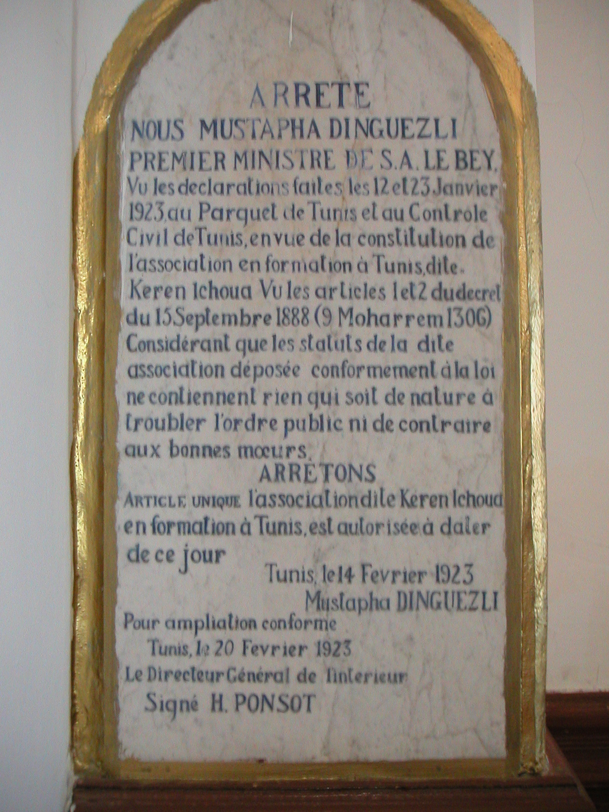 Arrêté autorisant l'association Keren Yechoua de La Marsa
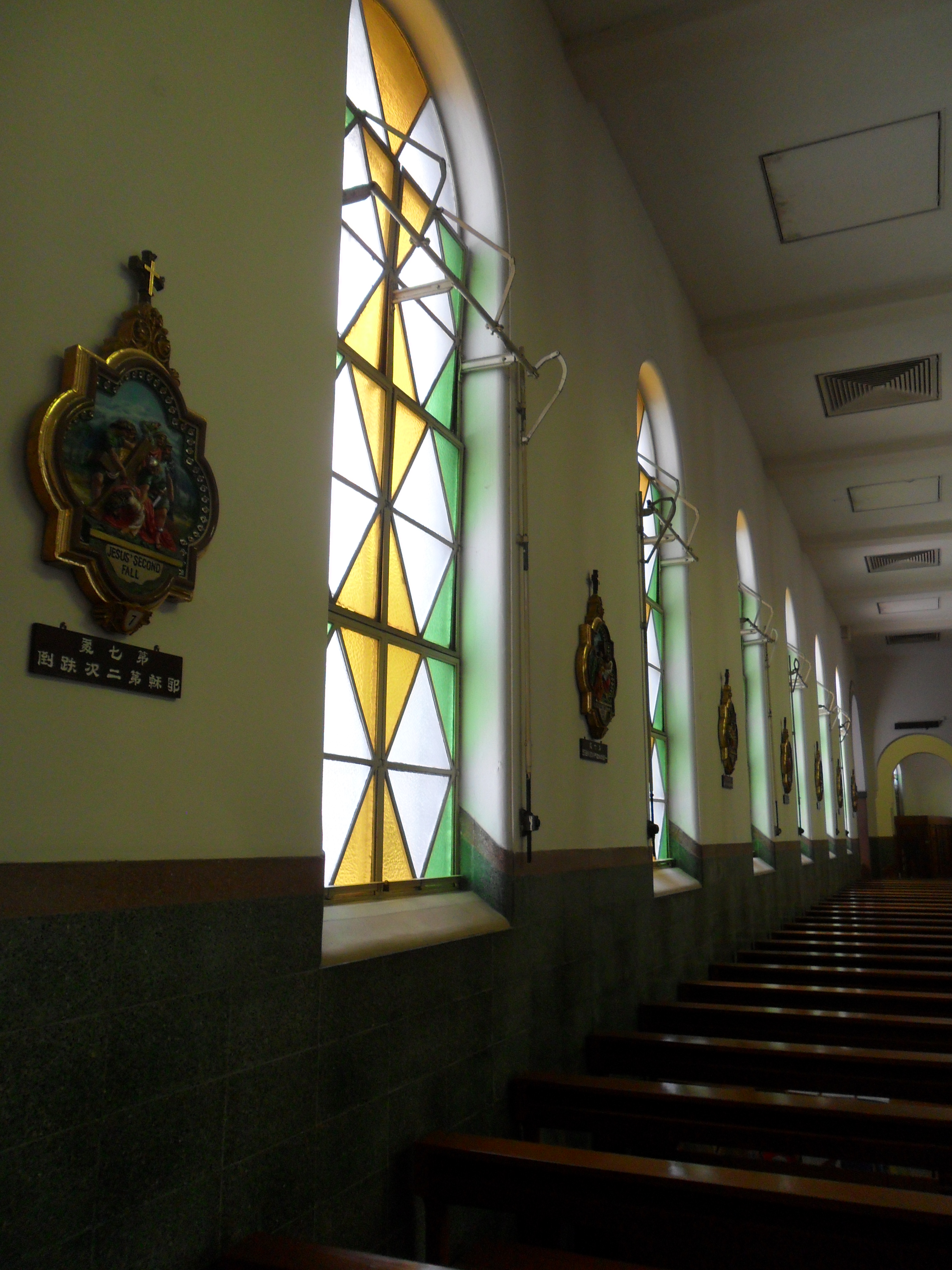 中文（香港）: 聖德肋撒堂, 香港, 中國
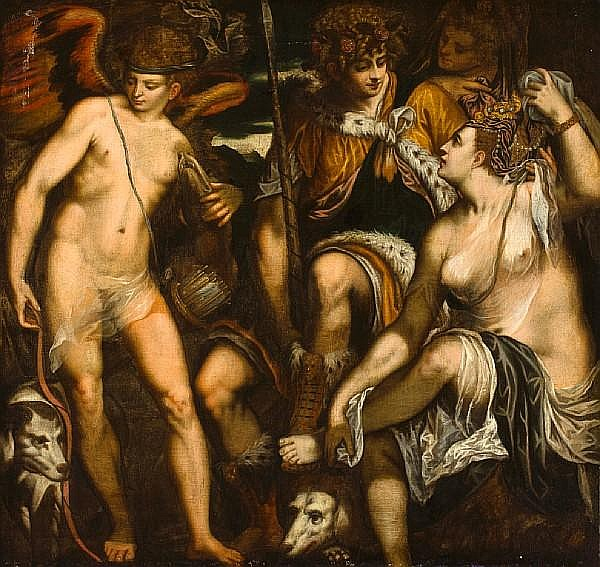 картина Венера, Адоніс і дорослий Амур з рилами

### Exercise requirements
Since the pictures are not wanted, transcribe only the rest of the material above, exactly as it stands.

### Finished exercise
 Arrêté autorisant l'association Keren Yechoua de La Marsa
 中文（香港）: 聖德肋撒堂, 香港, 中國
 картина Венера, Адоніс і дорослий Амур з рилами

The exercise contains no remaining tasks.